- [Goal of the exercise]: Reproduce the records precisely. Omit every picture.

- [The data]:
......

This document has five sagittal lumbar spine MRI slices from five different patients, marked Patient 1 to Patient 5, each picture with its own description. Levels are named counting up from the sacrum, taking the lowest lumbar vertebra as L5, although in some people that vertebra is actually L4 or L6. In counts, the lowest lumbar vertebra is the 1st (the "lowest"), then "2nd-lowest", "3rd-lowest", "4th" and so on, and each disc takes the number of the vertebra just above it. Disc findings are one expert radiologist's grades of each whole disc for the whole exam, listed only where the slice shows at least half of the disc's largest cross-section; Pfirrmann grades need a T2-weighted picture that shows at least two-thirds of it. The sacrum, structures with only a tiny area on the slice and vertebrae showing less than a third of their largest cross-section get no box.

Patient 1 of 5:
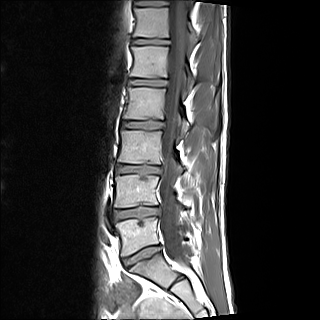

MRI lumbar spine (T1-weighted), sagittal plane, Patient sex: M
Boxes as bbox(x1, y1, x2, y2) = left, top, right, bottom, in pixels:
Lowest disc at bbox(123, 245, 160, 267); 2nd-lowest disc at bbox(113, 207, 159, 220); lowest vertebra at bbox(115, 217, 184, 256); 7th vertebra at bbox(136, 0, 194, 4); 6th vertebra at bbox(133, 8, 198, 47); 6th disc at bbox(132, 39, 169, 44); 7th disc at bbox(138, 3, 162, 5); 5th vertebra at bbox(130, 46, 194, 93); 3rd-lowest disc at bbox(116, 164, 161, 173); thecal sac / spinal canal at bbox(160, 0, 186, 265); 4th disc at bbox(122, 121, 163, 129); 2nd-lowest vertebra at bbox(114, 175, 181, 207); 3rd-lowest vertebra at bbox(118, 130, 184, 172); 5th disc at bbox(128, 79, 166, 86); 4th vertebra at bbox(123, 87, 189, 137).

Expert MSK radiologist gradings (per disc):
• 2nd-lowest disc: lower-endplate change, disc bulging, upper-endplate change
• 7th disc: upper-endplate change
• 6th disc: upper-endplate change, lower-endplate change
• 4th disc: lower-endplate change
• 3rd-lowest disc: disc narrowing, lower-endplate change, upper-endplate change
• lowest disc: upper-endplate change
• 5th disc: no herniation, bulging, narrowing, spondylolisthesis, endplate or Modic change recorded

Patient 2 of 5:
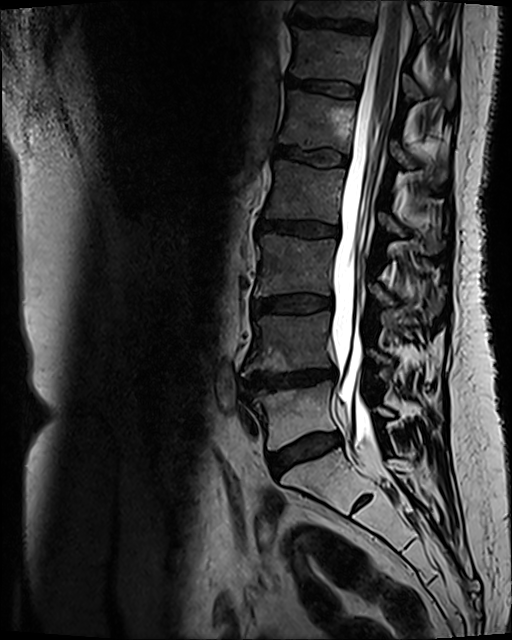
512x640 px. Sagittal T2 SPACE (3D) lumbar spine MRI.

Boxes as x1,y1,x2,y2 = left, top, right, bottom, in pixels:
Structures:
• 5th vertebra — 280,91,446,187
• 4th vertebra — 266,160,443,253
• 5th disc — 274,146,346,167
• 7th vertebra — 296,0,428,38
• 2nd-lowest vertebra — 242,312,389,375
• 6th disc — 288,78,359,98
• lowest vertebra — 249,381,393,449
• lowest disc — 269,433,340,476
• 4th disc — 257,221,338,236
• spinal canal — 332,1,408,443
• 2nd-lowest disc — 241,369,334,394
• 3rd-lowest vertebra — 254,235,441,315
• 7th disc — 292,14,373,32
• 3rd-lowest disc — 253,296,331,313
• 6th vertebra — 292,28,455,107

Per-level radiological findings:
• lowest disc: Pfirrmann grade 3, disc bulging, Modic type II
• 6th disc: Pfirrmann grade 3, Modic type II
• 2nd-lowest disc: Pfirrmann grade 4, disc narrowing, disc bulging, upper-endplate change, Modic type II, lower-endplate change
• 4th disc: Pfirrmann grade 3, disc bulging, Modic type II
• 3rd-lowest disc: Pfirrmann grade 3, disc bulging, Modic type II
• 7th disc: Pfirrmann grade 4, upper-endplate change, Modic type II, lower-endplate change
• 5th disc: Pfirrmann grade 3, Modic type II

Patient 3 of 5:
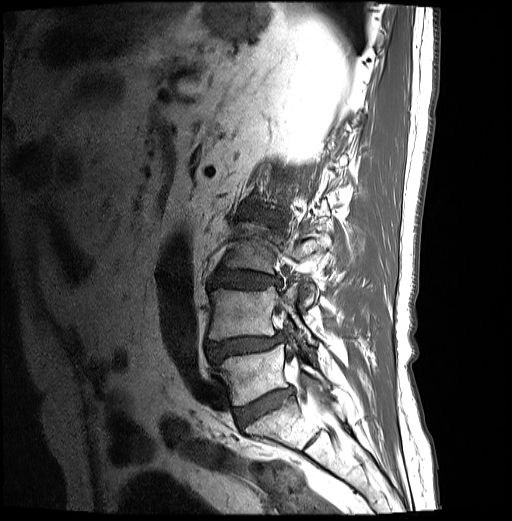 Slice 21 of 30. Patient sex: M. MRI lumbar spine (T1-weighted), sagittal plane.

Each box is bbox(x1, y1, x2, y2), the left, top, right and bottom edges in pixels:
L3: bbox(226, 234, 330, 307)
L4: bbox(208, 282, 318, 345)
L5 vertebra: bbox(217, 345, 328, 405)
L5/S1: bbox(234, 388, 290, 428)
L4/L5: bbox(209, 334, 283, 358)
spinal canal: bbox(279, 309, 325, 406)
L3/L4: bbox(213, 270, 280, 289)

Expert MSK radiologist gradings (per disc):
• L4/L5: spondylolisthesis, disc herniation, disc bulging, lower-endplate change, disc narrowing, upper-endplate change, Modic type II
• L3/L4: disc bulging, lower-endplate change, upper-endplate change
• L5/S1: no Modic or endplate change, herniation, narrowing, bulging or spondylolisthesis recorded

Patient 4 of 5:
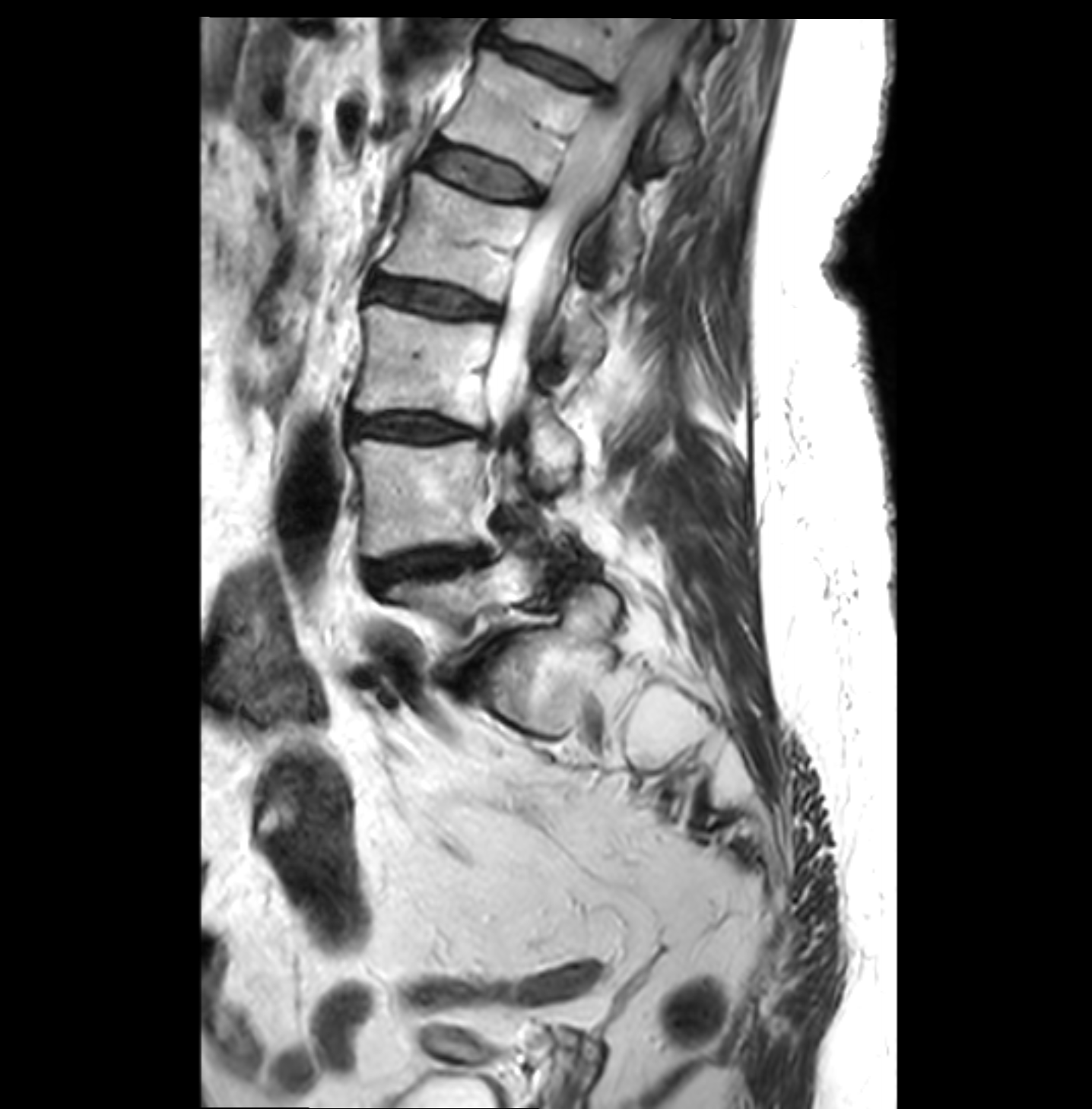
Patient sex: F. Image 1092x1109. T2-weighted sagittal MRI of the lumbar spine.

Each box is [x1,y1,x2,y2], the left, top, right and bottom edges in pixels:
L3 vertebra at [354,303,577,493], spinal canal at [497,31,678,418], intervertebral disc L2/L3 at [370,277,496,315], L4 vertebra at [350,439,575,557], T12/L1 at [488,36,605,94], intervertebral disc L1/L2 at [427,142,540,200], intervertebral disc L4/L5 at [366,549,481,587], L5/S1 at [449,637,506,691], T12 vertebra at [497,17,701,160], L2 at [380,170,605,369], L5 at [385,547,542,661], L3/L4 at [350,413,487,440], L1 at [443,49,654,258].

Per-level radiological findings:
  T12/L1: Pfirrmann grade 3, disc bulging
  L4/L5: Pfirrmann grade 3, Modic type II, disc bulging, disc narrowing
  L1/L2: Pfirrmann grade 2, Modic type II
  L2/L3: Pfirrmann grade 3, disc bulging, Modic type II
  L3/L4: Pfirrmann grade 3, disc narrowing, Modic type II, disc bulging

Patient 5 of 5:
T2 SPACE (3D) sagittal MRI of the lumbar spine

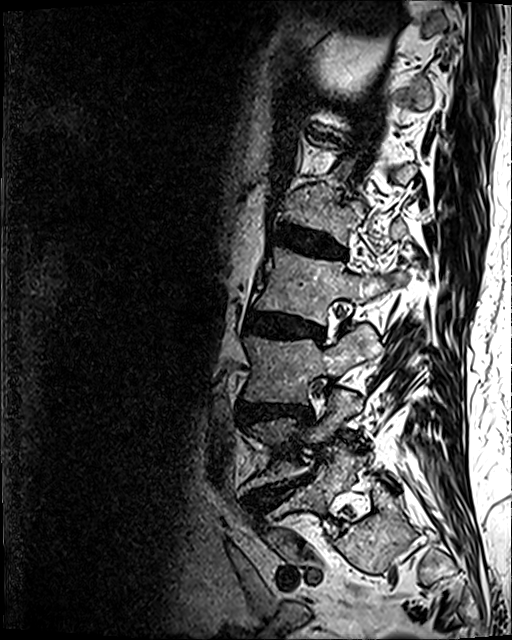 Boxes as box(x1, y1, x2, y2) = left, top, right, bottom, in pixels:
2nd-lowest vertebra at box(241, 391, 361, 491); 5th vertebra at box(285, 189, 407, 244); lowest vertebra at box(274, 452, 366, 532); 2nd-lowest disc at box(245, 473, 311, 511); 4th disc at box(245, 311, 323, 339); 5th disc at box(275, 225, 345, 258); 4th vertebra at box(254, 246, 403, 324); 3rd-lowest vertebra at box(244, 325, 379, 403); 3rd-lowest disc at box(243, 404, 311, 424).

Per-level radiological findings:
- 5th disc: Pfirrmann grade 4, disc bulging, disc narrowing, lower-endplate change, upper-endplate change
- 4th disc: Pfirrmann grade 4, disc bulging, Modic type II, upper-endplate change, disc narrowing, lower-endplate change
- 2nd-lowest disc: Pfirrmann grade 5, disc bulging, disc herniation, upper-endplate change, disc narrowing, lower-endplate change, Modic type II
- 3rd-lowest disc: Pfirrmann grade 4, lower-endplate change, disc bulging, disc narrowing, upper-endplate change

......

- [Output for this exercise]:
This document has five sagittal lumbar spine MRI slices from five different patients, marked Patient 1 to Patient 5, each picture with its own description. Levels are named counting up from the sacrum, taking the lowest lumbar vertebra as L5, although in some people that vertebra is actually L4 or L6. In counts, the lowest lumbar vertebra is the 1st (the "lowest"), then "2nd-lowest", "3rd-lowest", "4th" and so on, and each disc takes the number of the vertebra just above it. Disc findings are one expert radiologist's grades of each whole disc for the whole exam, listed only where the slice shows at least half of the disc's largest cross-section; Pfirrmann grades need a T2-weighted picture that shows at least two-thirds of it. The sacrum, structures with only a tiny area on the slice and vertebrae showing less than a third of their largest cross-section get no box.

Patient 1 of 5:

MRI lumbar spine (T1-weighted), sagittal plane, Patient sex: M
Boxes as bbox(x1, y1, x2, y2) = left, top, right, bottom, in pixels:
Lowest disc at bbox(123, 245, 160, 267); 2nd-lowest disc at bbox(113, 207, 159, 220); lowest vertebra at bbox(115, 217, 184, 256); 7th vertebra at bbox(136, 0, 194, 4); 6th vertebra at bbox(133, 8, 198, 47); 6th disc at bbox(132, 39, 169, 44); 7th disc at bbox(138, 3, 162, 5); 5th vertebra at bbox(130, 46, 194, 93); 3rd-lowest disc at bbox(116, 164, 161, 173); thecal sac / spinal canal at bbox(160, 0, 186, 265); 4th disc at bbox(122, 121, 163, 129); 2nd-lowest vertebra at bbox(114, 175, 181, 207); 3rd-lowest vertebra at bbox(118, 130, 184, 172); 5th disc at bbox(128, 79, 166, 86); 4th vertebra at bbox(123, 87, 189, 137).

Expert MSK radiologist gradings (per disc):
• 2nd-lowest disc: lower-endplate change, disc bulging, upper-endplate change
• 7th disc: upper-endplate change
• 6th disc: upper-endplate change, lower-endplate change
• 4th disc: lower-endplate change
• 3rd-lowest disc: disc narrowing, lower-endplate change, upper-endplate change
• lowest disc: upper-endplate change
• 5th disc: no herniation, bulging, narrowing, spondylolisthesis, endplate or Modic change recorded

Patient 2 of 5:
512x640 px. Sagittal T2 SPACE (3D) lumbar spine MRI.

Boxes as x1,y1,x2,y2 = left, top, right, bottom, in pixels:
Structures:
• 5th vertebra — 280,91,446,187
• 4th vertebra — 266,160,443,253
• 5th disc — 274,146,346,167
• 7th vertebra — 296,0,428,38
• 2nd-lowest vertebra — 242,312,389,375
• 6th disc — 288,78,359,98
• lowest vertebra — 249,381,393,449
• lowest disc — 269,433,340,476
• 4th disc — 257,221,338,236
• spinal canal — 332,1,408,443
• 2nd-lowest disc — 241,369,334,394
• 3rd-lowest vertebra — 254,235,441,315
• 7th disc — 292,14,373,32
• 3rd-lowest disc — 253,296,331,313
• 6th vertebra — 292,28,455,107

Per-level radiological findings:
• lowest disc: Pfirrmann grade 3, disc bulging, Modic type II
• 6th disc: Pfirrmann grade 3, Modic type II
• 2nd-lowest disc: Pfirrmann grade 4, disc narrowing, disc bulging, upper-endplate change, Modic type II, lower-endplate change
• 4th disc: Pfirrmann grade 3, disc bulging, Modic type II
• 3rd-lowest disc: Pfirrmann grade 3, disc bulging, Modic type II
• 7th disc: Pfirrmann grade 4, upper-endplate change, Modic type II, lower-endplate change
• 5th disc: Pfirrmann grade 3, Modic type II

Patient 3 of 5:
 Slice 21 of 30. Patient sex: M. MRI lumbar spine (T1-weighted), sagittal plane.

Each box is bbox(x1, y1, x2, y2), the left, top, right and bottom edges in pixels:
L3: bbox(226, 234, 330, 307)
L4: bbox(208, 282, 318, 345)
L5 vertebra: bbox(217, 345, 328, 405)
L5/S1: bbox(234, 388, 290, 428)
L4/L5: bbox(209, 334, 283, 358)
spinal canal: bbox(279, 309, 325, 406)
L3/L4: bbox(213, 270, 280, 289)

Expert MSK radiologist gradings (per disc):
• L4/L5: spondylolisthesis, disc herniation, disc bulging, lower-endplate change, disc narrowing, upper-endplate change, Modic type II
• L3/L4: disc bulging, lower-endplate change, upper-endplate change
• L5/S1: no Modic or endplate change, herniation, narrowing, bulging or spondylolisthesis recorded

Patient 4 of 5:
Patient sex: F. Image 1092x1109. T2-weighted sagittal MRI of the lumbar spine.

Each box is [x1,y1,x2,y2], the left, top, right and bottom edges in pixels:
L3 vertebra at [354,303,577,493], spinal canal at [497,31,678,418], intervertebral disc L2/L3 at [370,277,496,315], L4 vertebra at [350,439,575,557], T12/L1 at [488,36,605,94], intervertebral disc L1/L2 at [427,142,540,200], intervertebral disc L4/L5 at [366,549,481,587], L5/S1 at [449,637,506,691], T12 vertebra at [497,17,701,160], L2 at [380,170,605,369], L5 at [385,547,542,661], L3/L4 at [350,413,487,440], L1 at [443,49,654,258].

Per-level radiological findings:
  T12/L1: Pfirrmann grade 3, disc bulging
  L4/L5: Pfirrmann grade 3, Modic type II, disc bulging, disc narrowing
  L1/L2: Pfirrmann grade 2, Modic type II
  L2/L3: Pfirrmann grade 3, disc bulging, Modic type II
  L3/L4: Pfirrmann grade 3, disc narrowing, Modic type II, disc bulging

Patient 5 of 5:
T2 SPACE (3D) sagittal MRI of the lumbar spine

 Boxes as box(x1, y1, x2, y2) = left, top, right, bottom, in pixels:
2nd-lowest vertebra at box(241, 391, 361, 491); 5th vertebra at box(285, 189, 407, 244); lowest vertebra at box(274, 452, 366, 532); 2nd-lowest disc at box(245, 473, 311, 511); 4th disc at box(245, 311, 323, 339); 5th disc at box(275, 225, 345, 258); 4th vertebra at box(254, 246, 403, 324); 3rd-lowest vertebra at box(244, 325, 379, 403); 3rd-lowest disc at box(243, 404, 311, 424).

Per-level radiological findings:
- 5th disc: Pfirrmann grade 4, disc bulging, disc narrowing, lower-endplate change, upper-endplate change
- 4th disc: Pfirrmann grade 4, disc bulging, Modic type II, upper-endplate change, disc narrowing, lower-endplate change
- 2nd-lowest disc: Pfirrmann grade 5, disc bulging, disc herniation, upper-endplate change, disc narrowing, lower-endplate change, Modic type II
- 3rd-lowest disc: Pfirrmann grade 4, lower-endplate change, disc bulging, disc narrowing, upper-endplate change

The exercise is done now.